Tensor Layout Guide
Understanding tensor layout differences between FlashAttention V1 and V2.
The Critical Difference
⚠️ V1 and V2 use different tensor layouts - the heads and seq_len dimensions are swapped!
| Version | Layout |
|---|---|
V1 (flash_attention) | (batch, heads, seq_len, head_dim) |
V2 (flash_attention_v2) | (batch, seq_len, heads, head_dim) |
Why the Difference?
FlashAttention V2 uses row-wise (striped) parallelism, which requires the seq_len dimension to be contiguous in memory for optimal memory access patterns on Ampere+ GPUs.
V1 uses column-parallel processing, where heads being contiguous is more natural.
Example: Correct Usage
V1 (flash_attention)
python
import torch
from kernels import flash_attention
batch, heads, seq_len, head_dim = 2, 8, 512, 64
# V1 expects: (batch, heads, seq_len, head_dim)
q = torch.randn(batch, heads, seq_len, head_dim, device="cuda", dtype=torch.float16)
k = torch.randn(batch, heads, seq_len, head_dim, device="cuda", dtype=torch.float16)
v = torch.randn(batch, heads, seq_len, head_dim, device="cuda", dtype=torch.float16)
out = flash_attention(q, k, v, causal=True)
print(out.shape) # (2, 8, 512, 64)V2 (flash_attention_v2)
python
import torch
from kernels import flash_attention_v2
batch, heads, seq_len, head_dim = 2, 8, 512, 64
# V2 expects: (batch, seq_len, heads, head_dim)
q = torch.randn(batch, seq_len, heads, head_dim, device="cuda", dtype=torch.float16)
k = torch.randn(batch, seq_len, heads, head_dim, device="cuda", dtype=torch.float16)
v = torch.randn(batch, seq_len, heads, head_dim, device="cuda", dtype=torch.float16)
out = flash_attention_v2(q, k, v, causal=True)
print(out.shape) # (2, 512, 8, 64)Converting Between Versions
To switch between V1 and V2, you need to transpose dimensions 1 and 2:
python
# From V1 to V2 format
q_v2 = q_v1.transpose(1, 2) # (b, h, s, d) -> (b, s, h, d)
k_v2 = k_v1.transpose(1, 2)
v_v2 = v_v1.transpose(1, 2)
# Run V2
out_v2 = flash_attention_v2(q_v2, k_v2, v_v2, causal=True)
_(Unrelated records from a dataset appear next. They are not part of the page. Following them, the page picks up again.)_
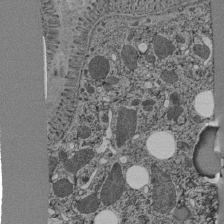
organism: C. elegans
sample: C. elegans pharynx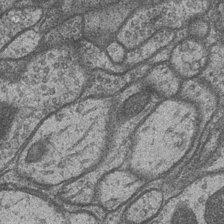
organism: Drosophila
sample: Optic medulla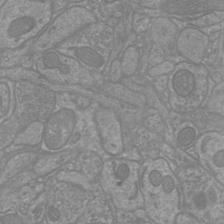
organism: Mouse
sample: Cortical neurons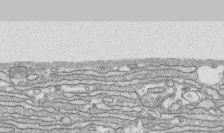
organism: Human
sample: CRL-1474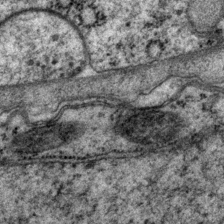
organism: P. pacificus
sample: Pharynx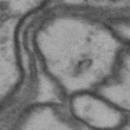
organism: Drosophila
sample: Brain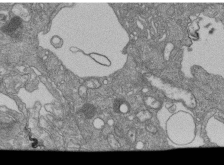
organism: Human
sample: Retinal organoid Rod and Cone cells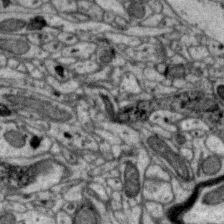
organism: Zebra finch
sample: Brain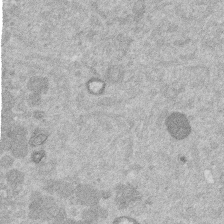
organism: Mouse
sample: Dividing mouse embryo 1 cell stage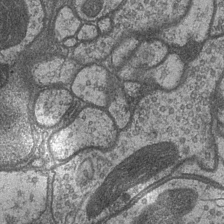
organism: Drosophila
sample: Optic medulla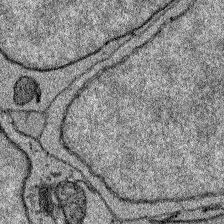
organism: Zebrafish
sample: Larval olfactory bulb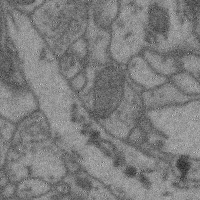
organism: Mouse
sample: Cerebral cortex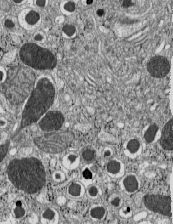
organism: C57BL Mouse
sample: Pancreatic islet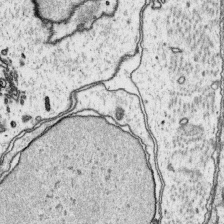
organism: Platynereis dumerilii
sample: Parapodia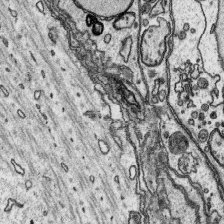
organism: Platynereis dumerilii
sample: Parapodia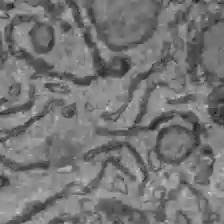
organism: C57BL Mouse
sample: Liver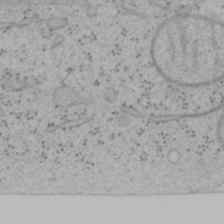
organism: Human
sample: HeLa cells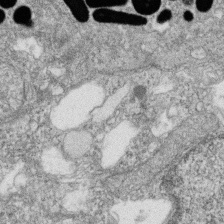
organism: Zebrafish
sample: Cilia; retinal pigment epithelium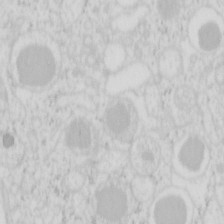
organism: Mouse
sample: Pancreas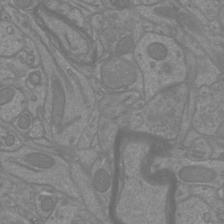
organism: Mouse
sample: Cortical neurons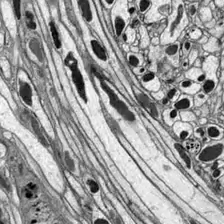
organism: Drosophila
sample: Optic lobe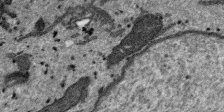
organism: Human
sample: Lung epithelial cells, uninfected (mock) control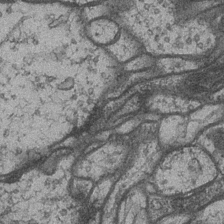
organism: Drosophila
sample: Optic medulla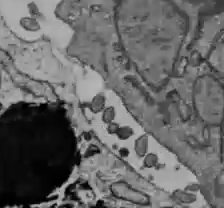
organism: C57BL Mouse
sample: Liver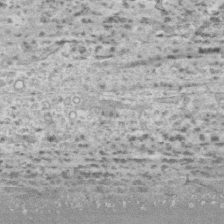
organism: Human
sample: CRL-1474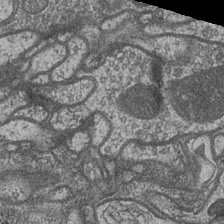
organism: Drosophila
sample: Optic medulla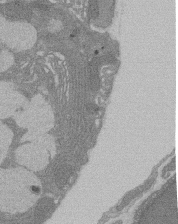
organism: Rat
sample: Salivary granule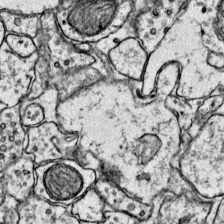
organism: Mouse
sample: Primary visual cortex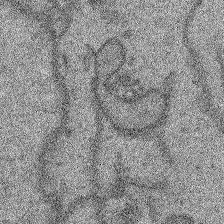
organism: Human
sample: HeLa cells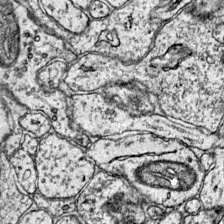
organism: Mouse
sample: Primary visual cortex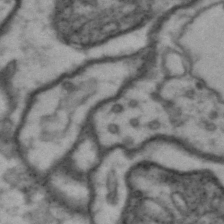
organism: Drosophila
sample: Brain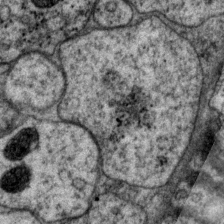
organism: P. pacificus
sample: Pharynx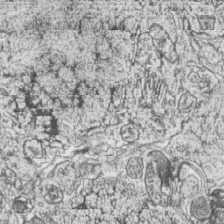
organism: Zebrafish
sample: synaptic ribbons in rod cells and cone cells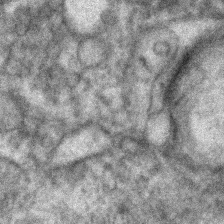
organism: Human
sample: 1205lu cells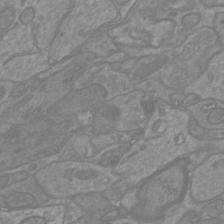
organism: Mouse
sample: Cortical neurons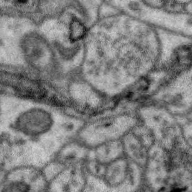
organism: Zebra finch
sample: Brain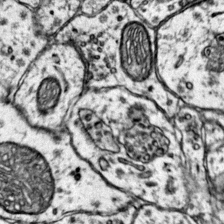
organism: Mouse
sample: Primary visual cortex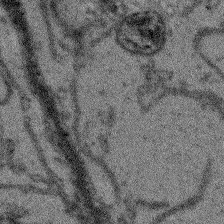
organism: Arabidopsis thaliana
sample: Root tip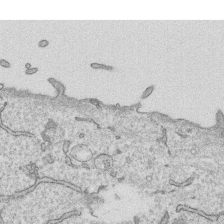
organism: Human
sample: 1205lu cells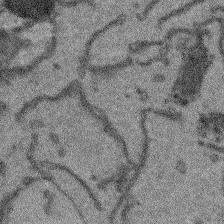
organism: Arabidopsis thaliana
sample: Root tip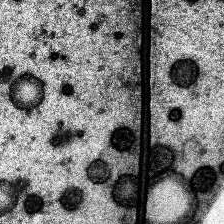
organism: Human
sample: Temporal Lobe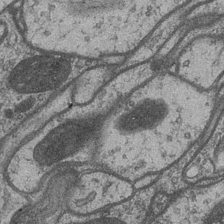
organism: Drosophila
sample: Optic medulla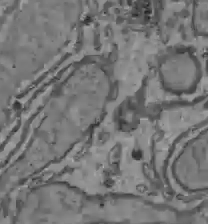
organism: C57BL Mouse
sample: Liver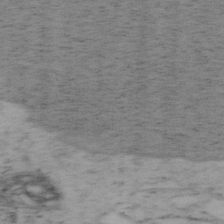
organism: Mouse
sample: OT-I killer T cells with ID8 ovarian cancer cells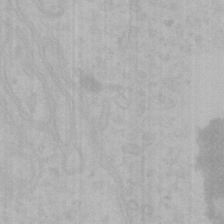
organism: Mouse
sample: Choroid plexus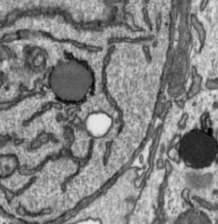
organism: Toxoplasma gondii
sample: Parasites in a vacuole inside a host cell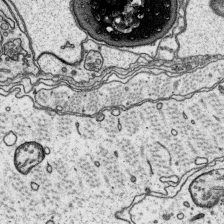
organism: Platynereis dumerilii
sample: Parapodia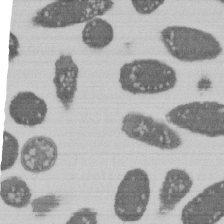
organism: E. coli
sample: Bacterial nucleoid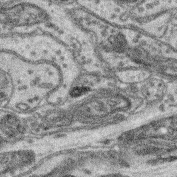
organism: Mouse
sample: Retina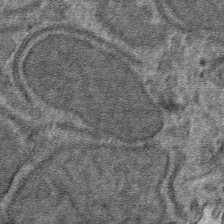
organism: Mouse
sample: Mouse hepatocytes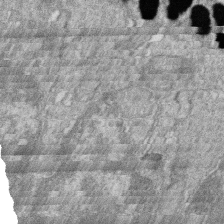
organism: Zebrafish
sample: Cilia; retinal pigment epithelium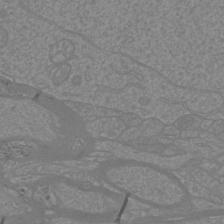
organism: Mouse
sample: Cortical neurons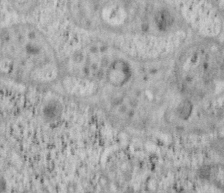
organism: Mouse
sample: OT-I killer T cells with ID8 ovarian cancer cells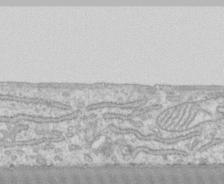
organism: Human
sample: CRL-1474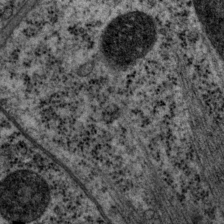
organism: P. pacificus
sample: Pharynx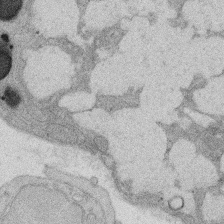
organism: Rat
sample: Salivary granule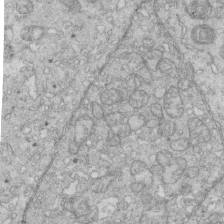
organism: Mouse
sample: Multiciliated cells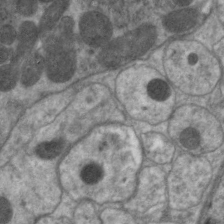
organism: C. elegans
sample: Pharynx

# Convert back to V1 format
out_v1 = out_v2.transpose(1, 2) # (b, s, h, d) -> (b, h, s, d)Which Should You Use?
| Scenario | Recommendation |
|---|---|
| Ampere+ GPU (A100, RTX 30xx, RTX 40xx) | V2 for 5-15% better performance |
| Volta/Turing GPU (V100, RTX 20xx) | V1 (V2 not optimized for older architectures) |
| Large batch + long sequences | V2 |
| Code compatibility priority | V1 (standard PyTorch attention layout) |
BackendSelector
If you want automatic selection, use BackendSelector:
python
from kernels import BackendSelector, flash_attention, flash_attention_v2
# The selector handles layout differences internally
selector = BackendSelector()
kernel = selector.select_attention(batch=2, heads=8, seq_len=1024, head_dim=64)
# Or use flash_attention with variant parameter
from kernels import flash_attention
out = flash_attention(q, k, v, causal=True, variant="auto")Summary
- V1:
(batch, heads, seq_len, head_dim)- standard layout, universal support - V2:
(batch, seq_len, heads, head_dim)- optimized for Ampere+, 5-15% faster - Always check tensor shapes when switching versions!